High school educational activities on Napoleon Bonaparte should focus on Napoleon's influence and leadership during the French Revolution. Students can complete classroom assignments to further their understanding of the social, political and economic times in which Napoleon lived. Conduct a mock trial, organize a Napoleon-era newspaper, draw wartime posters and create resumes for Napoleon. Provide academic materials and art supplies to help students complete their assignments.
Host a mock trial with your class, suggests Patrick Cronin, high school history teacher in Oakton, Virginia, on his website CroninsClass.com. The charge against Napoleon might be his abuse of power or crimes against humanity. Students can determine whether Napoleon was a patriotic leader or a power-hungry dictator. Assign roles to your class, such as prosecuting attorneys, defense attorneys, jury members, military experts and key witnesses -- aristocrats, family members and soldiers in Napoleon's army. As the teacher, you might play the role of judge or Napoleon, or assign students to those positions. Ask attorneys to formulate and present their statements to the jury and advise key witnesses to research their roles, so they respond appropriately to interrogation. Have jury members work together to come up with a guilty or not guilty sentence for Napoleon.

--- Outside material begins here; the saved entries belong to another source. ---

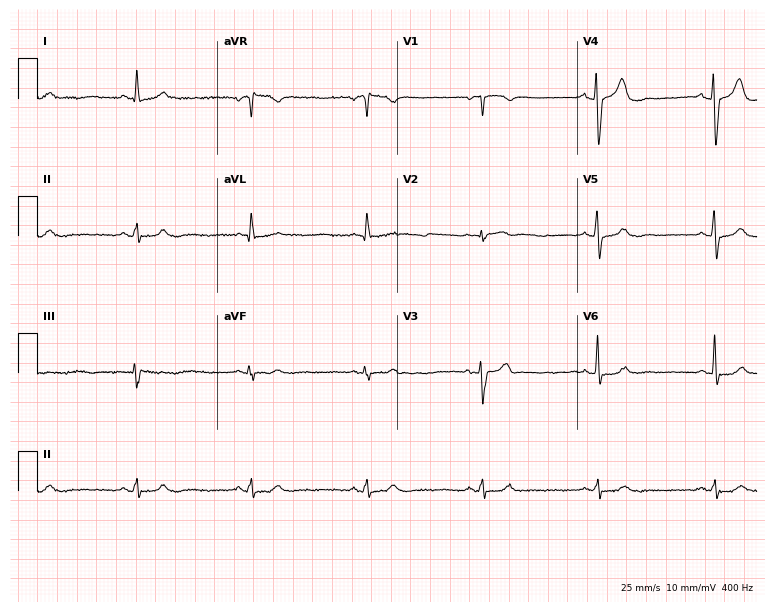
12-lead ECG (7.3-second recording at 400 Hz) from a 69-year-old male. Findings include sinus bradycardia (a sinus rate of 50 beats per minute or less).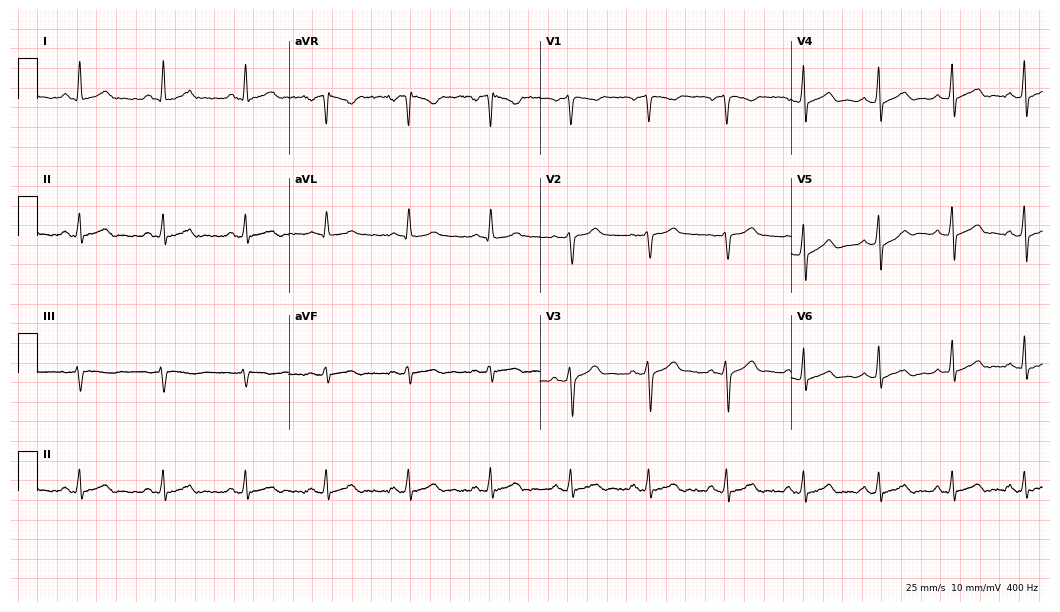
Standard 12-lead ECG recorded from a man, 60 years old. Read as a normal ECG.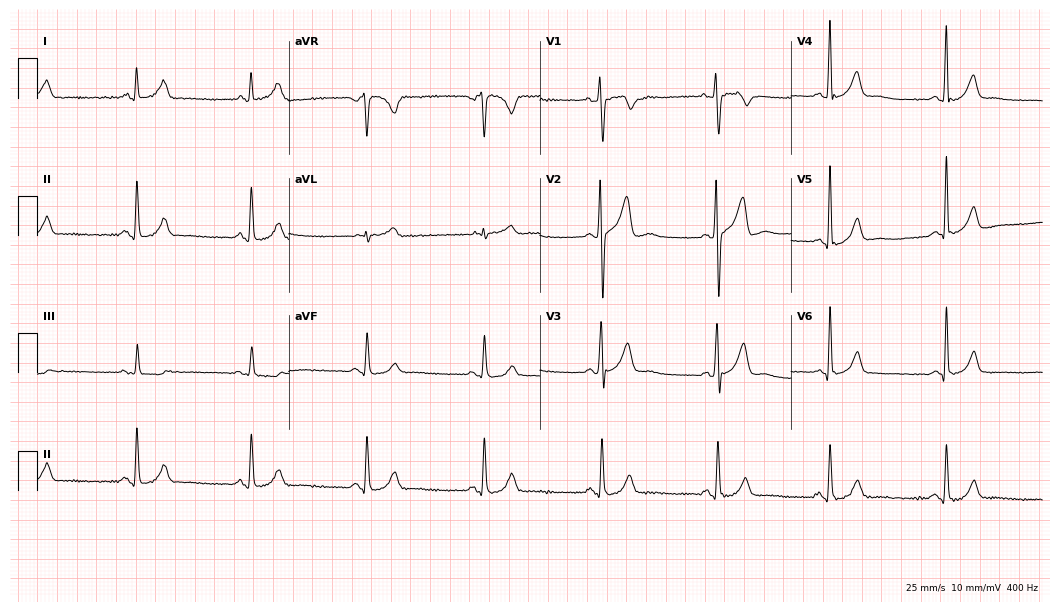
Electrocardiogram (10.2-second recording at 400 Hz), a 26-year-old male. Overall reading on record: normal ECG.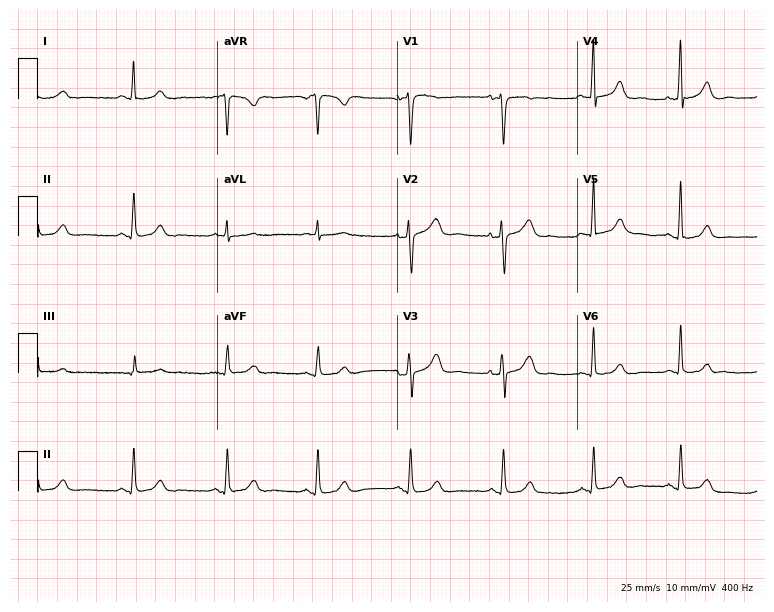
Electrocardiogram (7.3-second recording at 400 Hz), a 44-year-old woman. Overall reading on record: normal ECG.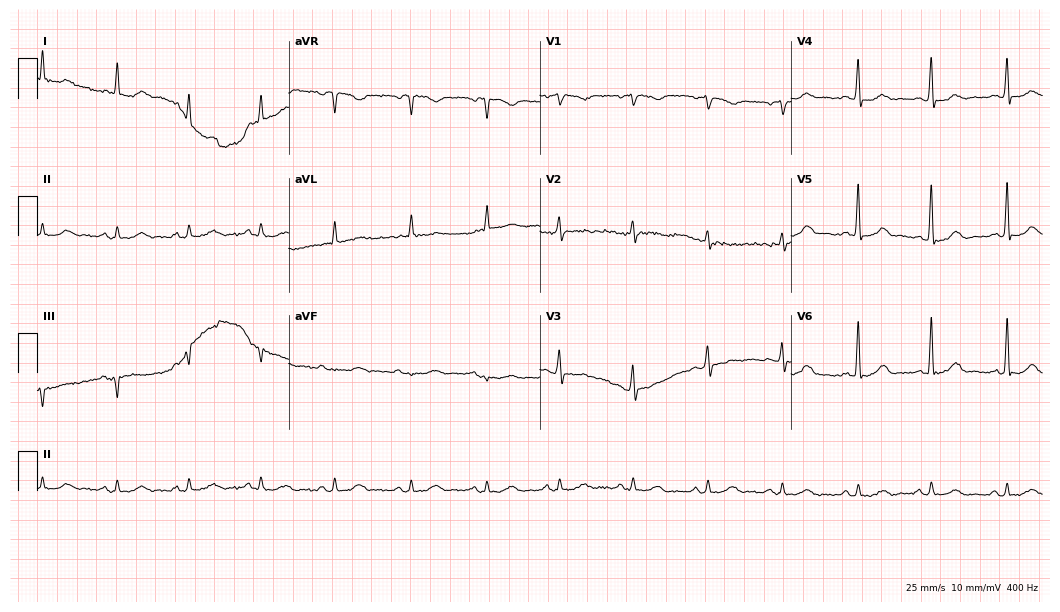
Standard 12-lead ECG recorded from a man, 85 years old (10.2-second recording at 400 Hz). Read as a normal ECG.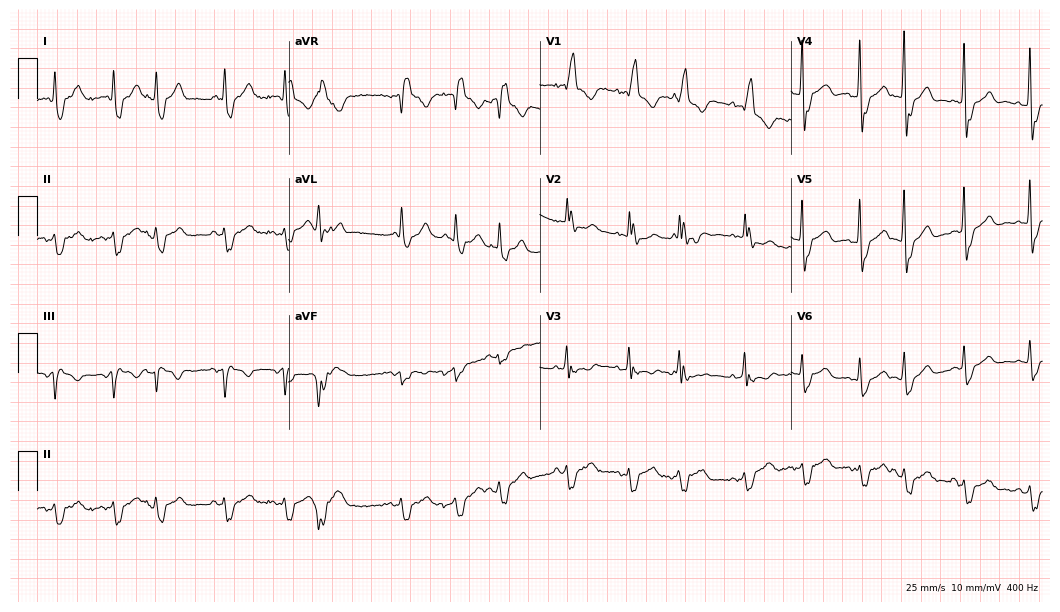
Resting 12-lead electrocardiogram. Patient: a 73-year-old female. The tracing shows right bundle branch block, sinus tachycardia (a sinus rate of 100 beats per minute or more).

Create a Napoleon-era newspaper, suggests author and social studies teacher at the Village Community School in New York, Joan Brodsky Schur. Divide your class into groups of five or six students each and assign responsibilities, such as copy editing, writing, designing layouts, organizing pictures and creating headlines. Provide newspaper-creation software or templates for your class to use. Give your class ideas for the content of the newspaper, such as Napoleon's rise to power or how the Napoleonic era changed Europe, recommends Schur. Students might also include editorials and a section on famous artists or writers in their newspaper.
Make individual wartime posters that either advertise and solicit young soldiers to join Napoleon's army or encourage French patrons to stay out of the war. Students can choose the angle they want to take. Instruct students to include statistical information about the French Revolution and use photographs or drawings of Napoleon on their posters. Allow students to use the Internet and the school library to research facts about Napoleon and his wars. Display the finished posters around the room for classmates and visitors to see.
Write individual resumés for Napoleon, stressing his education, previous work experience and admirable character traits. Allow students to use online resources to research Napoleon's historical timeline and his successes. Because resumés stress the positive, remind students that Napoleon also had shortcomings, but they shouldn't include them on his resumé. This hands-on activity serves a two-fold purpose -- it offers a deeper understanding of Napoleon's victories and conquests and allows high school students to practice writing resumés.